When creating or editing a local or remote user in Authentication > User Management > Local Users/ Remote Users, the following options have been renamed:

  • Password-based authentication to Password authentication.

  • Token-based authentication to One-Time Password (OTP) authentication.

A new FIDO authentication toggle is available that allows using FIDO authenticators.

The Create New/Edit Remote LDAP User Synchronization Rule window in Authentication > User Management > Remote User Sync Rules now has a new FIDO authentication toggle to enable FIDO authentication for synced user accounts. Also, the Token-based authentication sync priorities option in Synchronization Attributes has been renamed to OTP method assignment priority.

A new FIDO Revocation toggle is available in the Pre-Login Services pane when creating or editing a portal in Authentication > Portals > Portals. Token Revocation toggle has been renamed to FortiToken Revocation. It also has new Allow FIDO token registration/revocation toggles for FIDO token management when Token Registration is enabled in the Post-Login Services pane.

A new FIDO authentication (effective once a token has been registered) toggle is available in the Authentication factors tab when creating or editing a captive portal policy or a self-service portal policy in Authentication > Portals > Policies.

The following options have been renamed in the Authentication factors tab:

  • Mandatory two-factor authentication to Mandatory password and OTP.

  • Verify all configured authentication factors to Every configured password and OTP factors.

  • Password-only authentication to Password-only.

  • Token-only authentication to OTP-only.

The above options were also renamed for RADIUS policies and TACACS+ policies in Authentication > RADIUS Service > Policies and Authentication > TACACS+ Service > Policies respectively.

With the inclusion of FIDO authentication, FortiTokens are no longer the only MFA method that can be self-registered. Therefore, the self-service portal main page now offers a Multi-Factor menu item replacing FortiTokens. The Multi-Factor menu item now offers FIDO token management capabilities.

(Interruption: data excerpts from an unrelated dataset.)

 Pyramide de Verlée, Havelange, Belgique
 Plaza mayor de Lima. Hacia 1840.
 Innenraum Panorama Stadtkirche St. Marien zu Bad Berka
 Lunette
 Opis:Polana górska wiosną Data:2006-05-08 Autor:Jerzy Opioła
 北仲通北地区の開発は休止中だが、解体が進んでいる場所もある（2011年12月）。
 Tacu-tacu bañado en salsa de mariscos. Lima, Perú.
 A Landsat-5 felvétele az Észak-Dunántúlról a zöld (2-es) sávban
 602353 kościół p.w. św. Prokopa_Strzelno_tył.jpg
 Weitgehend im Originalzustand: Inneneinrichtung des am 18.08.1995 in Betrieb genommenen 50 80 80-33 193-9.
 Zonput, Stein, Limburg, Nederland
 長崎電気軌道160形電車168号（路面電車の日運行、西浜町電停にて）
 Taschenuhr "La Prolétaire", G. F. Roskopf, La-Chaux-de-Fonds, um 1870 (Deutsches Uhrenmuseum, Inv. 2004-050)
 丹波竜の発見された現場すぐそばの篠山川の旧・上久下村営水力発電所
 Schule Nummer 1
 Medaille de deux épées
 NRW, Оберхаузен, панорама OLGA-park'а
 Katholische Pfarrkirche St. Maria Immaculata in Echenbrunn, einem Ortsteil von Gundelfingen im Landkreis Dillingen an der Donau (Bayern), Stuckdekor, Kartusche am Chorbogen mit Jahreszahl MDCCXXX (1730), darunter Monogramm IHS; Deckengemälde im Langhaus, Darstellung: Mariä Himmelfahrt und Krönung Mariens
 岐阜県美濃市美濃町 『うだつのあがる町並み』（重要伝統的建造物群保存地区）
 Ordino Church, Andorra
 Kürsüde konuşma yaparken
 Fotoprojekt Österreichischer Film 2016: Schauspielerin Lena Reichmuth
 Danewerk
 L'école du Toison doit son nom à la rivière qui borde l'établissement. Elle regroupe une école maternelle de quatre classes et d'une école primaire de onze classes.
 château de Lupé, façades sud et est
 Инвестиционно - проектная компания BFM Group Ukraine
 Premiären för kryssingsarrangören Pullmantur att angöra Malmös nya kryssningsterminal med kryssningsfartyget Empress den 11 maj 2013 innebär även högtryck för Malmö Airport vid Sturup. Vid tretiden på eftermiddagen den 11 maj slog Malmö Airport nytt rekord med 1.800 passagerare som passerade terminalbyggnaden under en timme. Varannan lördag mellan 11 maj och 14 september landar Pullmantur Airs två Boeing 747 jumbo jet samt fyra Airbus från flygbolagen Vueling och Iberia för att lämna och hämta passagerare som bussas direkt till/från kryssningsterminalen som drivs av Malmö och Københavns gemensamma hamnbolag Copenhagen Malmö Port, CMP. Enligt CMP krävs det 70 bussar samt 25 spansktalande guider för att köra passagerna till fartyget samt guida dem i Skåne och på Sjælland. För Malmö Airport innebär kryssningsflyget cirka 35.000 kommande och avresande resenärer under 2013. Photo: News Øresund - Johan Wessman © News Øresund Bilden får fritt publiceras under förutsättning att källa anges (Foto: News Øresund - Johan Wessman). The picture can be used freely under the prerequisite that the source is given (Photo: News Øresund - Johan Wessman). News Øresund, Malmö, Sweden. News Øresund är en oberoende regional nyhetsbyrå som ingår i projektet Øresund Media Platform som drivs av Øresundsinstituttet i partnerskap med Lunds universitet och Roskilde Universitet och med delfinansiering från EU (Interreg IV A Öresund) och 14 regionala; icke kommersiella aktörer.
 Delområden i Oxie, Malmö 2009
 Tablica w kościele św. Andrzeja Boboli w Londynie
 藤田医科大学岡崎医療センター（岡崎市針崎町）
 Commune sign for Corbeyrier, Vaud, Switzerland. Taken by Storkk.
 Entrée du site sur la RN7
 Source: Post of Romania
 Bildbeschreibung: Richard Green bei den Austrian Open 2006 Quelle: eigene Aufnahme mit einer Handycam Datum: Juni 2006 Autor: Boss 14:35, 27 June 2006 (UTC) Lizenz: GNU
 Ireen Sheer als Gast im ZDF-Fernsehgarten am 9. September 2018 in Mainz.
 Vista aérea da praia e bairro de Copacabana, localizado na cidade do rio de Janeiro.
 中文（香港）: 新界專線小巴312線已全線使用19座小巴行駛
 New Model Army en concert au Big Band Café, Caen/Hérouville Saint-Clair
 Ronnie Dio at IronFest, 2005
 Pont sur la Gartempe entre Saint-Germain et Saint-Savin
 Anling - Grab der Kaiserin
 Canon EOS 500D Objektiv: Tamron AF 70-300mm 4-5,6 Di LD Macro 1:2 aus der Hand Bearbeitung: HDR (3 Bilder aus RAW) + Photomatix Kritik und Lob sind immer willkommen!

The following replacement messages related to FIDO authentication have been added to Authentication > Portals > Replacement Messages:

  • FIDO Login Page

  • FIDO Login Password Page

  • User Fido Reset Email Subject

  • User Fido Reset Receipt Email Message

When creating or editing a SAML SP in Authentication > SAML IdP > Service Providers, FIDO-only and Password and FIDO authentication methods are now available.

A new Use FIDO-only authentication if requested by the SP toggle is also available.

The following authentication methods have been renamed:

  • Mandatory two-factor authentication to Mandatory password and OTP.

  • Verify all configured authentication factors to Every configured password and OTP factors.

  • Password-only authentication to Password-only.

  • Token-only authentication to OTP-only.

The following replacement messages related to FIDO authentication have been added to Authentication > SAML IdP > Replacement Messages:

  • Login Fido Page (username only)

  • Login Fido Password Page

Guest Portal: Restrict groups available to sponsors

When creating or editing a local user group in Authentication > User Management > User Groups, there is a new Guest Group toggle that allows including or excluding this local user group from the list of groups that sponsors can assign to new guest user accounts.

Format option for mobile number in SMS gateways

When creating or editing an SMS gateway in System > Messaging > SMS Gateways, you can now specify whether the mobile number is sent as a JSON String or JSON Number using the Send Mobile Number as option in HTTP/HTTPS pane.

Ability to unlock FTMs in bulk

Using the new Unlock option in the FortiTokens tab available in Authentication > User Management > FortiTokens, you can unlock all the selected FortiTokens at once.

Usage Profile: Reset the user's usage

A new Clear option to clear the cumulative RADIUS accounting sessions in the Cumulative tab available in Monitor > Authentication > RADIUS Sessions.